New Fire Group Chief Economist Fu Peng's Speech — 2026 Is the First Year Crypto Joins the FICC Asset Allocation Framework

Source: 2026 Hong Kong Institutional Digital Wealth Management Summit Forum hosted by Xinhuo Group

Content compilation: Techub News

This is a full transcript of a speech by Xinhuo Group’s Chief Economist Fu Peng at the 2026 Hong Kong Institutional Digital Wealth Management Summit Forum hosted by Xinhuo Group. Fu Peng has 25 years of practical experience in traditional finance, with core expertise in macro hedge fund operations, and was a major beneficiary of the financial dividends of the previous era. In this speech, he steps beyond pure theory, using history as a starting point, combined with his own industry experience, to interpret why traditional finance is paying attention to crypto assets, the development stages and future trends of crypto assets, and to dissect the core logic of “FICC + C,” helping industry practitioners and interested parties clear the market fog and understand the underlying logic of the integration of crypto assets and traditional finance.
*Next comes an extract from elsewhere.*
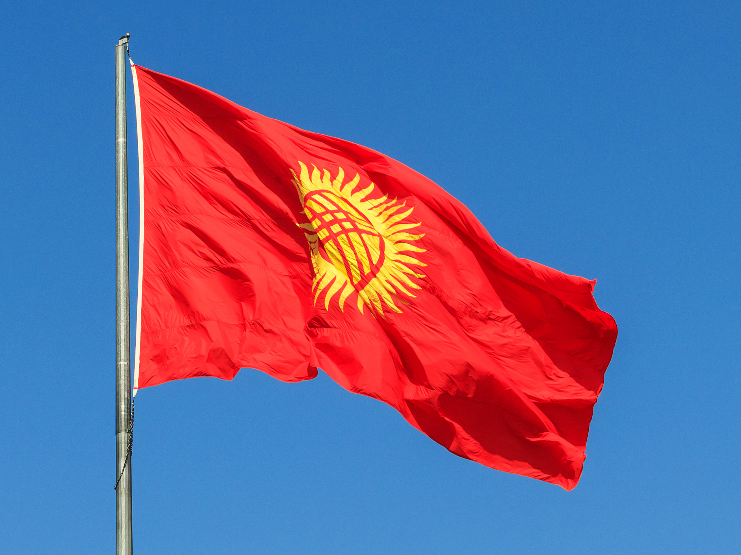 Flaga Kirgistanu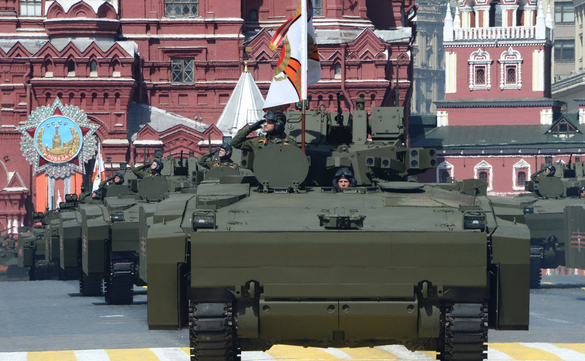 Бронетранспортер (БТР) на гусеничной платформе Курганец-25 во время военного парада в ознаменование 70-летия Победы в Великой Отечественной войне 1941–1945 годов.

Core reasons why traditional finance focuses on crypto assets

In traditional finance, there is also close attention and tracking of the entire crypto asset market. Of course, today’s speech is quite simple—I’m just going to tell a story from history. For me, I am actually one of the main beneficiaries of the dividends of the previous era. Some might think my title is economist, but I am not a scholar. My core experience over the past 25 years, the real work I’ve done, is what is traditionally understood as macro hedge funds.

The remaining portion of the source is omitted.